## [Exercise prompt]
A word-for-word transcription of all the data is required.

Items from a data source
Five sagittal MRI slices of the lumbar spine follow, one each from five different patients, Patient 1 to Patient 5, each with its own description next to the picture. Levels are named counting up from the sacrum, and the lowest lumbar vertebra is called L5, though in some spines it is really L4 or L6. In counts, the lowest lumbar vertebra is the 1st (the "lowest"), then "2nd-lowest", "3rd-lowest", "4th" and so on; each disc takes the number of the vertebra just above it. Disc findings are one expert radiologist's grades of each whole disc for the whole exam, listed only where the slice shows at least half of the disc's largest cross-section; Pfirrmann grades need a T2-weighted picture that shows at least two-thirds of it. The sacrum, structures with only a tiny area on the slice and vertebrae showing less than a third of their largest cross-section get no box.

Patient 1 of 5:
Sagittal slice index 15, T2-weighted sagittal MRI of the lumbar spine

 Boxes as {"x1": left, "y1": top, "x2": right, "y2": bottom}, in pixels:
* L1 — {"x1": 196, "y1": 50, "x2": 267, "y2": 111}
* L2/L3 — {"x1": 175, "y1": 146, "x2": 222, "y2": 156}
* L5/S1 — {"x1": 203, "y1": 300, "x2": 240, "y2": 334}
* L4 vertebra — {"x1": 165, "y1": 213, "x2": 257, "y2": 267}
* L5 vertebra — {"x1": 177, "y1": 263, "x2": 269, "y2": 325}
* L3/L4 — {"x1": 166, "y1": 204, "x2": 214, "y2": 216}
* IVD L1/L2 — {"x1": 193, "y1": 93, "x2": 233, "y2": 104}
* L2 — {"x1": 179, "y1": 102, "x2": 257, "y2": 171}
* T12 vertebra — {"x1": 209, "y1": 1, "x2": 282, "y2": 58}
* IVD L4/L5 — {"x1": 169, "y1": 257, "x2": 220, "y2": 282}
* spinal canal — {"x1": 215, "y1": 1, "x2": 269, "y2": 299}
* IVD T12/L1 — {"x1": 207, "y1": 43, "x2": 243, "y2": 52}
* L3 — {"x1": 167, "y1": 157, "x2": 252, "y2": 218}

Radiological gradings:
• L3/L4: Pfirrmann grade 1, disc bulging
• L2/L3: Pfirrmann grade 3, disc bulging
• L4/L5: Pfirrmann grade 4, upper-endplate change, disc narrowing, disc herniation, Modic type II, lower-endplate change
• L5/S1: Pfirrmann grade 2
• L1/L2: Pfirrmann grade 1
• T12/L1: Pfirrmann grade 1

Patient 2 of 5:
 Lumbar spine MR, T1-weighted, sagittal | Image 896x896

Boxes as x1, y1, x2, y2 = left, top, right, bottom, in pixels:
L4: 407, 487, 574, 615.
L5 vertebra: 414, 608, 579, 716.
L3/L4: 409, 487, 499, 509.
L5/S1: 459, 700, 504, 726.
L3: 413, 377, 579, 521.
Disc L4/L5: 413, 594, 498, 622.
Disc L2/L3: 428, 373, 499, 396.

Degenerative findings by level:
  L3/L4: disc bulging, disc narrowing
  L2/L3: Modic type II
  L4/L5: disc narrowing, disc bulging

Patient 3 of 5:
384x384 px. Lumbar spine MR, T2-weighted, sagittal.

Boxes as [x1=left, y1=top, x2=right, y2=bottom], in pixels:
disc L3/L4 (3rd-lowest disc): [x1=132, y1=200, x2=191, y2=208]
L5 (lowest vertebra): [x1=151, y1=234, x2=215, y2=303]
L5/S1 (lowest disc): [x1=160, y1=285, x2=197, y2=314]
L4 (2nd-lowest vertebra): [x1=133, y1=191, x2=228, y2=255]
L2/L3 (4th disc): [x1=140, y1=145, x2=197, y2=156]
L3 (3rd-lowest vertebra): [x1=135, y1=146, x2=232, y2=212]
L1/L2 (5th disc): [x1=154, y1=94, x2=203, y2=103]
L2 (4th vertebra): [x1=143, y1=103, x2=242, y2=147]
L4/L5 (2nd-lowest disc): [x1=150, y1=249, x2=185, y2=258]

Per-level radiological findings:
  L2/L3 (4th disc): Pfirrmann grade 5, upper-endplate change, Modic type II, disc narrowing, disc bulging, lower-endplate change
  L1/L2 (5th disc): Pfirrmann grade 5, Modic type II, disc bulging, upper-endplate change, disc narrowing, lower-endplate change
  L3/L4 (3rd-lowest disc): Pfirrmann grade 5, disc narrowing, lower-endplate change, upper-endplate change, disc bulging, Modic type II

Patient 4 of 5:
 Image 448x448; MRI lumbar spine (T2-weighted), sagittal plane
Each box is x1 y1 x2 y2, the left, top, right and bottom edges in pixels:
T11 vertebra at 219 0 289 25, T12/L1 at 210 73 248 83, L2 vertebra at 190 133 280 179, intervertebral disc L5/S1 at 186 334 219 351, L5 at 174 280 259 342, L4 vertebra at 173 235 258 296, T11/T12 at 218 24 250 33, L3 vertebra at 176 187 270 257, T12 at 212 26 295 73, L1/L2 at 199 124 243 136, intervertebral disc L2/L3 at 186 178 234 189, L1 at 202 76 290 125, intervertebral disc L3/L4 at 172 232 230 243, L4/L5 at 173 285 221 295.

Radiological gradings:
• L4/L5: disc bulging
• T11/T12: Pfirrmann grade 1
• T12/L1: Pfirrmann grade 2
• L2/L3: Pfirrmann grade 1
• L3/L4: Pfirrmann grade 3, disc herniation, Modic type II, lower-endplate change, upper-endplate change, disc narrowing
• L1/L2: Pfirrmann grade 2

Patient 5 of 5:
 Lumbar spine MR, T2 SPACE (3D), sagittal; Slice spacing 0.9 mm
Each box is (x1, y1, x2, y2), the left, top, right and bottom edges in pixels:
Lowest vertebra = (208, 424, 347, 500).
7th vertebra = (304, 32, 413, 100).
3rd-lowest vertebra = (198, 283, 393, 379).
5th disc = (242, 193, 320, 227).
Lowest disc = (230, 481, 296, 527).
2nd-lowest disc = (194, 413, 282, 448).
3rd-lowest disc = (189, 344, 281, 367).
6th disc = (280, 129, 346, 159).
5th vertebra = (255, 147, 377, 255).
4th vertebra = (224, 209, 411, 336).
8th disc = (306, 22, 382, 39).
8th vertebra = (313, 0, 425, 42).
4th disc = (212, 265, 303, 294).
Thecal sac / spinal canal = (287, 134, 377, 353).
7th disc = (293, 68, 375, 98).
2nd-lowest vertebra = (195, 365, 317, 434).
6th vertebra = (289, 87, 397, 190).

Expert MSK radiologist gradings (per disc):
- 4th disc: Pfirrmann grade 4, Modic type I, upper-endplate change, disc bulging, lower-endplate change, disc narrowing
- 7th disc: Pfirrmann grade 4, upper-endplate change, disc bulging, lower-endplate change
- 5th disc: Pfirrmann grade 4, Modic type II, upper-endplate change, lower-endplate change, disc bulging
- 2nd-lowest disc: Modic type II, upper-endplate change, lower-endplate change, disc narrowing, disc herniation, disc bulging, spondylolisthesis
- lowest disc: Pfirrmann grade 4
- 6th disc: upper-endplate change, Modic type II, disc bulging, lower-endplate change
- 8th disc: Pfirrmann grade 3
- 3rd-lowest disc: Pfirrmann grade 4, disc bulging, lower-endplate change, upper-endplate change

## [Reply]
Five sagittal MRI slices of the lumbar spine follow, one each from five different patients, Patient 1 to Patient 5, each with its own description next to the picture. Levels are named counting up from the sacrum, and the lowest lumbar vertebra is called L5, though in some spines it is really L4 or L6. In counts, the lowest lumbar vertebra is the 1st (the "lowest"), then "2nd-lowest", "3rd-lowest", "4th" and so on; each disc takes the number of the vertebra just above it. Disc findings are one expert radiologist's grades of each whole disc for the whole exam, listed only where the slice shows at least half of the disc's largest cross-section; Pfirrmann grades need a T2-weighted picture that shows at least two-thirds of it. The sacrum, structures with only a tiny area on the slice and vertebrae showing less than a third of their largest cross-section get no box.

Patient 1 of 5:
Sagittal slice index 15, T2-weighted sagittal MRI of the lumbar spine

 Boxes as {"x1": left, "y1": top, "x2": right, "y2": bottom}, in pixels:
* L1 — {"x1": 196, "y1": 50, "x2": 267, "y2": 111}
* L2/L3 — {"x1": 175, "y1": 146, "x2": 222, "y2": 156}
* L5/S1 — {"x1": 203, "y1": 300, "x2": 240, "y2": 334}
* L4 vertebra — {"x1": 165, "y1": 213, "x2": 257, "y2": 267}
* L5 vertebra — {"x1": 177, "y1": 263, "x2": 269, "y2": 325}
* L3/L4 — {"x1": 166, "y1": 204, "x2": 214, "y2": 216}
* IVD L1/L2 — {"x1": 193, "y1": 93, "x2": 233, "y2": 104}
* L2 — {"x1": 179, "y1": 102, "x2": 257, "y2": 171}
* T12 vertebra — {"x1": 209, "y1": 1, "x2": 282, "y2": 58}
* IVD L4/L5 — {"x1": 169, "y1": 257, "x2": 220, "y2": 282}
* spinal canal — {"x1": 215, "y1": 1, "x2": 269, "y2": 299}
* IVD T12/L1 — {"x1": 207, "y1": 43, "x2": 243, "y2": 52}
* L3 — {"x1": 167, "y1": 157, "x2": 252, "y2": 218}

Radiological gradings:
• L3/L4: Pfirrmann grade 1, disc bulging
• L2/L3: Pfirrmann grade 3, disc bulging
• L4/L5: Pfirrmann grade 4, upper-endplate change, disc narrowing, disc herniation, Modic type II, lower-endplate change
• L5/S1: Pfirrmann grade 2
• L1/L2: Pfirrmann grade 1
• T12/L1: Pfirrmann grade 1

Patient 2 of 5:
 Lumbar spine MR, T1-weighted, sagittal | Image 896x896

Boxes as x1, y1, x2, y2 = left, top, right, bottom, in pixels:
L4: 407, 487, 574, 615.
L5 vertebra: 414, 608, 579, 716.
L3/L4: 409, 487, 499, 509.
L5/S1: 459, 700, 504, 726.
L3: 413, 377, 579, 521.
Disc L4/L5: 413, 594, 498, 622.
Disc L2/L3: 428, 373, 499, 396.

Degenerative findings by level:
  L3/L4: disc bulging, disc narrowing
  L2/L3: Modic type II
  L4/L5: disc narrowing, disc bulging

Patient 3 of 5:
384x384 px. Lumbar spine MR, T2-weighted, sagittal.

Boxes as [x1=left, y1=top, x2=right, y2=bottom], in pixels:
disc L3/L4 (3rd-lowest disc): [x1=132, y1=200, x2=191, y2=208]
L5 (lowest vertebra): [x1=151, y1=234, x2=215, y2=303]
L5/S1 (lowest disc): [x1=160, y1=285, x2=197, y2=314]
L4 (2nd-lowest vertebra): [x1=133, y1=191, x2=228, y2=255]
L2/L3 (4th disc): [x1=140, y1=145, x2=197, y2=156]
L3 (3rd-lowest vertebra): [x1=135, y1=146, x2=232, y2=212]
L1/L2 (5th disc): [x1=154, y1=94, x2=203, y2=103]
L2 (4th vertebra): [x1=143, y1=103, x2=242, y2=147]
L4/L5 (2nd-lowest disc): [x1=150, y1=249, x2=185, y2=258]

Per-level radiological findings:
  L2/L3 (4th disc): Pfirrmann grade 5, upper-endplate change, Modic type II, disc narrowing, disc bulging, lower-endplate change
  L1/L2 (5th disc): Pfirrmann grade 5, Modic type II, disc bulging, upper-endplate change, disc narrowing, lower-endplate change
  L3/L4 (3rd-lowest disc): Pfirrmann grade 5, disc narrowing, lower-endplate change, upper-endplate change, disc bulging, Modic type II

Patient 4 of 5:
 Image 448x448; MRI lumbar spine (T2-weighted), sagittal plane
Each box is x1 y1 x2 y2, the left, top, right and bottom edges in pixels:
T11 vertebra at 219 0 289 25, T12/L1 at 210 73 248 83, L2 vertebra at 190 133 280 179, intervertebral disc L5/S1 at 186 334 219 351, L5 at 174 280 259 342, L4 vertebra at 173 235 258 296, T11/T12 at 218 24 250 33, L3 vertebra at 176 187 270 257, T12 at 212 26 295 73, L1/L2 at 199 124 243 136, intervertebral disc L2/L3 at 186 178 234 189, L1 at 202 76 290 125, intervertebral disc L3/L4 at 172 232 230 243, L4/L5 at 173 285 221 295.

Radiological gradings:
• L4/L5: disc bulging
• T11/T12: Pfirrmann grade 1
• T12/L1: Pfirrmann grade 2
• L2/L3: Pfirrmann grade 1
• L3/L4: Pfirrmann grade 3, disc herniation, Modic type II, lower-endplate change, upper-endplate change, disc narrowing
• L1/L2: Pfirrmann grade 2

Patient 5 of 5:
 Lumbar spine MR, T2 SPACE (3D), sagittal; Slice spacing 0.9 mm
Each box is (x1, y1, x2, y2), the left, top, right and bottom edges in pixels:
Lowest vertebra = (208, 424, 347, 500).
7th vertebra = (304, 32, 413, 100).
3rd-lowest vertebra = (198, 283, 393, 379).
5th disc = (242, 193, 320, 227).
Lowest disc = (230, 481, 296, 527).
2nd-lowest disc = (194, 413, 282, 448).
3rd-lowest disc = (189, 344, 281, 367).
6th disc = (280, 129, 346, 159).
5th vertebra = (255, 147, 377, 255).
4th vertebra = (224, 209, 411, 336).
8th disc = (306, 22, 382, 39).
8th vertebra = (313, 0, 425, 42).
4th disc = (212, 265, 303, 294).
Thecal sac / spinal canal = (287, 134, 377, 353).
7th disc = (293, 68, 375, 98).
2nd-lowest vertebra = (195, 365, 317, 434).
6th vertebra = (289, 87, 397, 190).

Expert MSK radiologist gradings (per disc):
- 4th disc: Pfirrmann grade 4, Modic type I, upper-endplate change, disc bulging, lower-endplate change, disc narrowing
- 7th disc: Pfirrmann grade 4, upper-endplate change, disc bulging, lower-endplate change
- 5th disc: Pfirrmann grade 4, Modic type II, upper-endplate change, lower-endplate change, disc bulging
- 2nd-lowest disc: Modic type II, upper-endplate change, lower-endplate change, disc narrowing, disc herniation, disc bulging, spondylolisthesis
- lowest disc: Pfirrmann grade 4
- 6th disc: upper-endplate change, Modic type II, disc bulging, lower-endplate change
- 8th disc: Pfirrmann grade 3
- 3rd-lowest disc: Pfirrmann grade 4, disc bulging, lower-endplate change, upper-endplate change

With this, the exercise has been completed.